EVERY_NTH_LABEL_KEPT = 20

# adjust this if the aspect ratio is bad.
figsize=(30*SIZE_MULT, 3*SIZE_MULT)

# size of axis labels
LABEL_SIZE_MULT = 12

# size of axis labels
AXIS_LABELS_SIZE_MULT = 18

# size of plot title
TITLE_SIZE_MULT = 20

# will create a separate plot for every date
for fecha in unique_dates:
    # grabbing data only for this date
    subdata = a.loc[a['date'] == fecha]

    fig = plt.figure(figsize=figsize)
    pl = sns.barplot(x=subdata['time'], y=subdata['amount'],
                     edgecolor="k", linewidth=1)# black edges

    pl.set_xlabel("Time",fontsize=AXIS_LABELS_SIZE_MULT*SIZE_MULT)
    pl.set_ylabel("Amount",fontsize=AXIS_LABELS_SIZE_MULT*SIZE_MULT)
    pl.set_title(FILENAME+": "+str(fecha),fontsize=SIZE_MULT*TITLE_SIZE_MULT)
    pl.tick_params(labelsize=LABEL_SIZE_MULT*SIZE_MULT)

    for ind, label in enumerate(pl.get_xticklabels()):
        if ind % EVERY_NTH_LABEL_KEPT == 0:
            label.set_visible(True)
            label.set_rotation(90)
        else:
            label.set_visible(False)

    # hiding the zero on y-axis
    pl.get_yticklabels()[0].set_visible(False)

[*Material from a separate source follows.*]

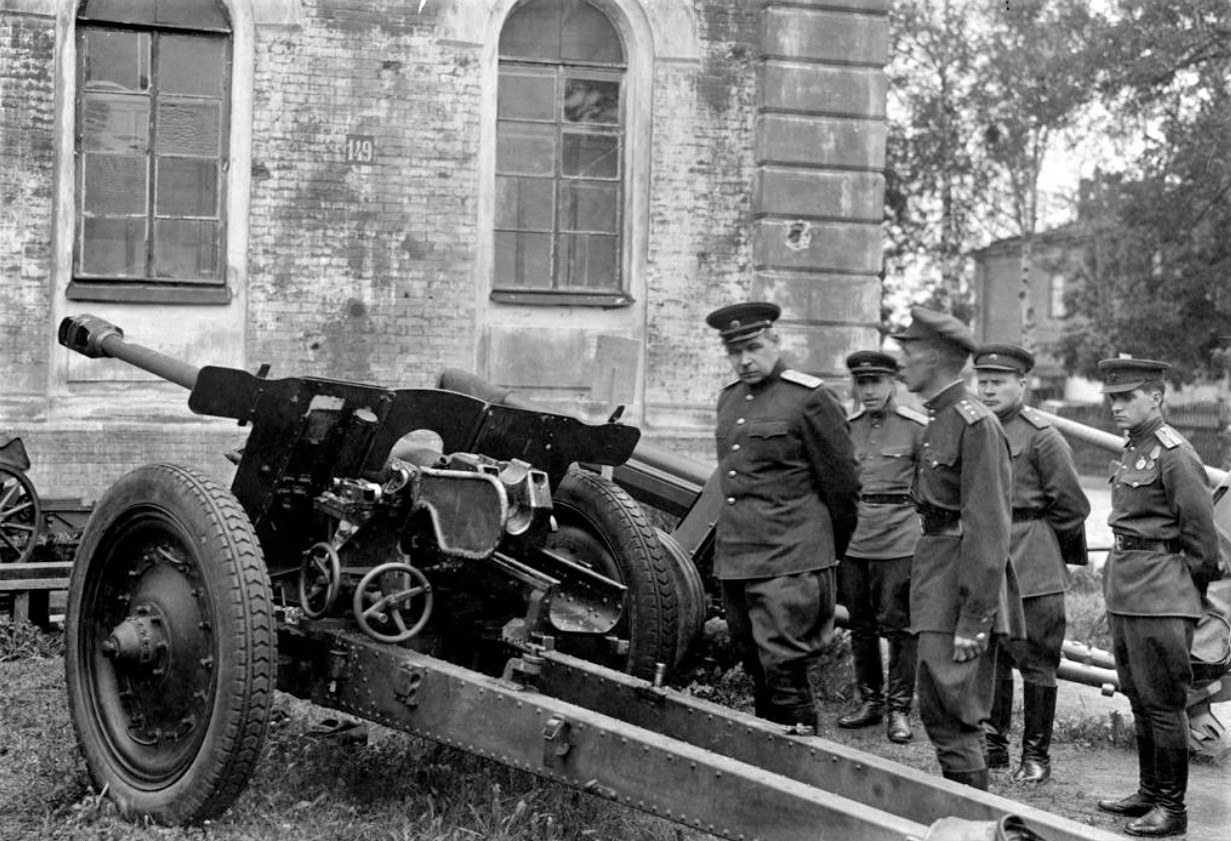 Ленинград. Командующий Ленинградским фронтом генерал-полковник Л.А. Говоров осматривает трофейные немецкие пушки. На переднем плане немецкая противотанковая пушка Pak 36(r)
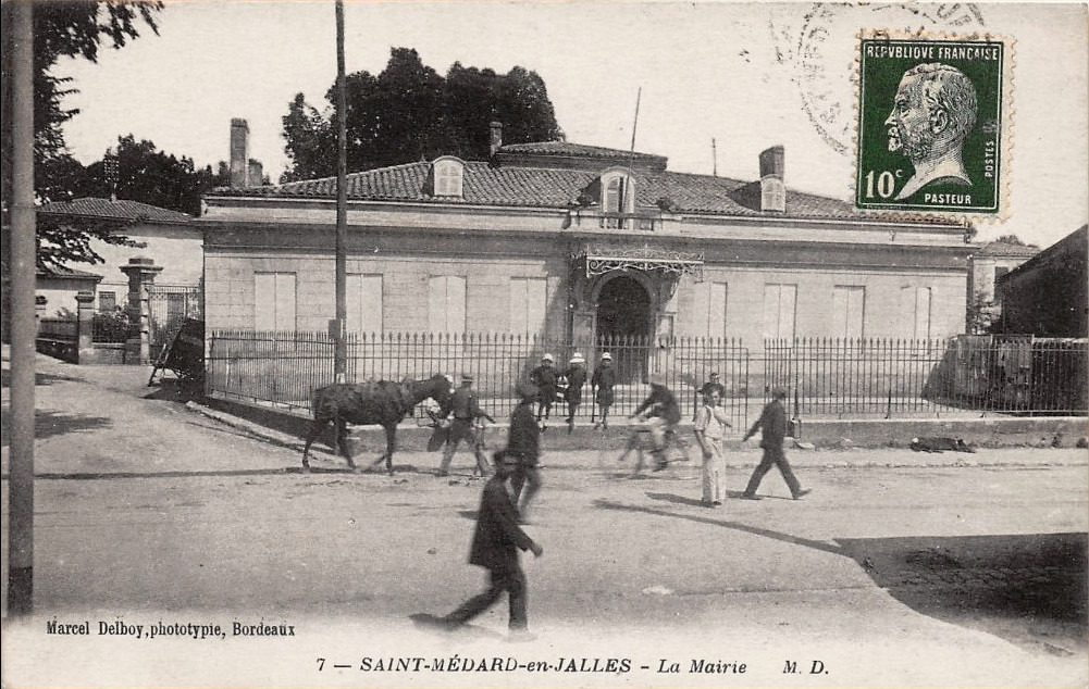 La mairie avant sa transformation en 1934.

And here’s one of the resulting plots. I’ve scaled it down significantly for this article, in reality the image is about 8 times larger. If there are several days in your data, the plot for each day will appear on a separate image.

The resulting plot

And that’s about it.

Conclusion

So, we’ve created a plot that shows the network activity we got from tcpdump. In this example there are apparent gaps, which is exactly what I wanted to know.

This method is pretty slow and consumes quite a lot of RAM. If you manage to optimize this routine somehow, let me know, I’m curious!

Of course, I could use Filebeat, Logstash and Elasticsearch with Kibana, but deploying and configuring it for such a small and short-term task would be an overkill. If I had to monitor logs constantly, then it might be viable. Btw, I might make a tutorial on how to set up and configure the Elastic stack in Docker to use with Python applications in the upcoming future, so stay tuned!

As always, thanks for stopping by, and I’ll see you eventually.